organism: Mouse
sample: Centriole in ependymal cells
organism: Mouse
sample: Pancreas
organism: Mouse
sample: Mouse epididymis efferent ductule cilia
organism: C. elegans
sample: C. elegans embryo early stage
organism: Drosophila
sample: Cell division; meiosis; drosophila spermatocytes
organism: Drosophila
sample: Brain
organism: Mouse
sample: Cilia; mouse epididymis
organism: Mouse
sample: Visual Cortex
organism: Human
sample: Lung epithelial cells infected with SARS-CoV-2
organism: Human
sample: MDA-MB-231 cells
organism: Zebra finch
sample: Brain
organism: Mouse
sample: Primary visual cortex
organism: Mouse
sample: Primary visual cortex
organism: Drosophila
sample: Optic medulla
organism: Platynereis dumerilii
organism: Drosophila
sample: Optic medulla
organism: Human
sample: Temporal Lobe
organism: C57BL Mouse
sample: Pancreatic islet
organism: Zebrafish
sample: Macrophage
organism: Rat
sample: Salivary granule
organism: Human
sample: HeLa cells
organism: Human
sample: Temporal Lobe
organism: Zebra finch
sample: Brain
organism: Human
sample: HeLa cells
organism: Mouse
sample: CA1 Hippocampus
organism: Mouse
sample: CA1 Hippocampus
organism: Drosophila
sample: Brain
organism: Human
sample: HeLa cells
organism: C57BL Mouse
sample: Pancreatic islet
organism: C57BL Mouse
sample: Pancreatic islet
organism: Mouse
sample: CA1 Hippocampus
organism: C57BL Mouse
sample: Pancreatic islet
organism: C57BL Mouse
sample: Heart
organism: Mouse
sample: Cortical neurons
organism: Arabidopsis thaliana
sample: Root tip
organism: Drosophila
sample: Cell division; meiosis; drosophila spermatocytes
---
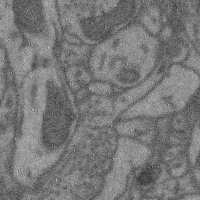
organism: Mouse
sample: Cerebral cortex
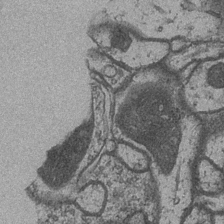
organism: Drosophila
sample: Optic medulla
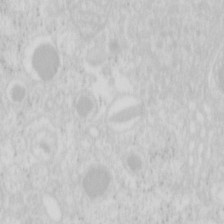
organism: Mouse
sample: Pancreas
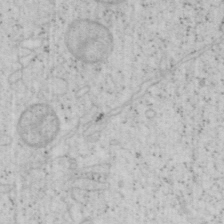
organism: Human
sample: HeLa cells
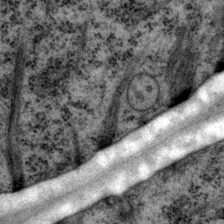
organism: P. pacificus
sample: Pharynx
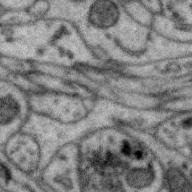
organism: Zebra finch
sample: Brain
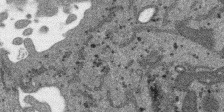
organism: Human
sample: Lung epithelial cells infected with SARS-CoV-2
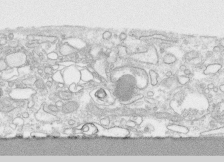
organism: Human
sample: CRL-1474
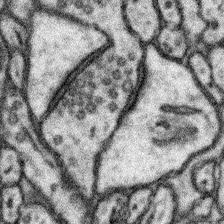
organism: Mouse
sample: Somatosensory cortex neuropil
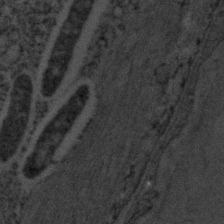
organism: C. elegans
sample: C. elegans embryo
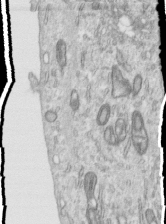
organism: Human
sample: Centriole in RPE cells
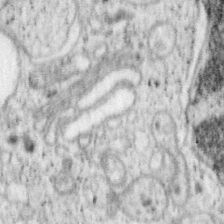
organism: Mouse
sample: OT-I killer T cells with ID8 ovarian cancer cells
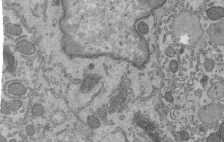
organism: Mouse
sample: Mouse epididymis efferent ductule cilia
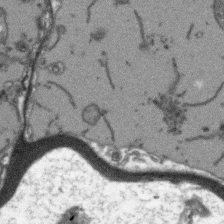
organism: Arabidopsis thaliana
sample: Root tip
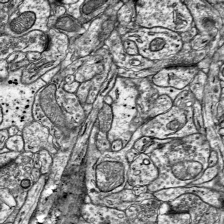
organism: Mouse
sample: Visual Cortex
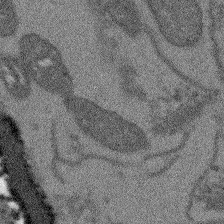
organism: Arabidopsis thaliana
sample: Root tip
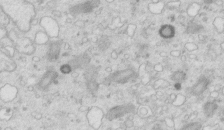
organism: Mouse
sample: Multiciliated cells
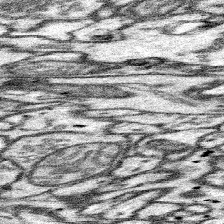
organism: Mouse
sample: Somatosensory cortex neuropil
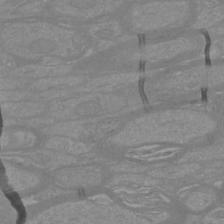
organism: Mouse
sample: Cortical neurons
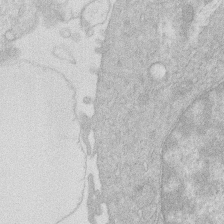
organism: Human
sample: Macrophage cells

* Problem description:
Above are some records. Reproduce the lines from the one with "organism: P. pacificus" down to the one with "sample: Macrophage cells", keeping both, and leave every picture out.

* Response area:
organism: P. pacificus
sample: Pharynx
organism: Zebra finch
sample: Brain
organism: Human
sample: Lung epithelial cells infected with SARS-CoV-2
organism: Human
sample: CRL-1474
organism: Mouse
sample: Somatosensory cortex neuropil
organism: C. elegans
sample: C. elegans embryo
organism: Human
sample: Centriole in RPE cells
organism: Mouse
sample: OT-I killer T cells with ID8 ovarian cancer cells
organism: Mouse
sample: Mouse epididymis efferent ductule cilia
organism: Arabidopsis thaliana
sample: Root tip
organism: Mouse
sample: Visual Cortex
organism: Arabidopsis thaliana
sample: Root tip
organism: Mouse
sample: Multiciliated cells
organism: Mouse
sample: Somatosensory cortex neuropil
organism: Mouse
sample: Cortical neurons
organism: Human
sample: Macrophage cells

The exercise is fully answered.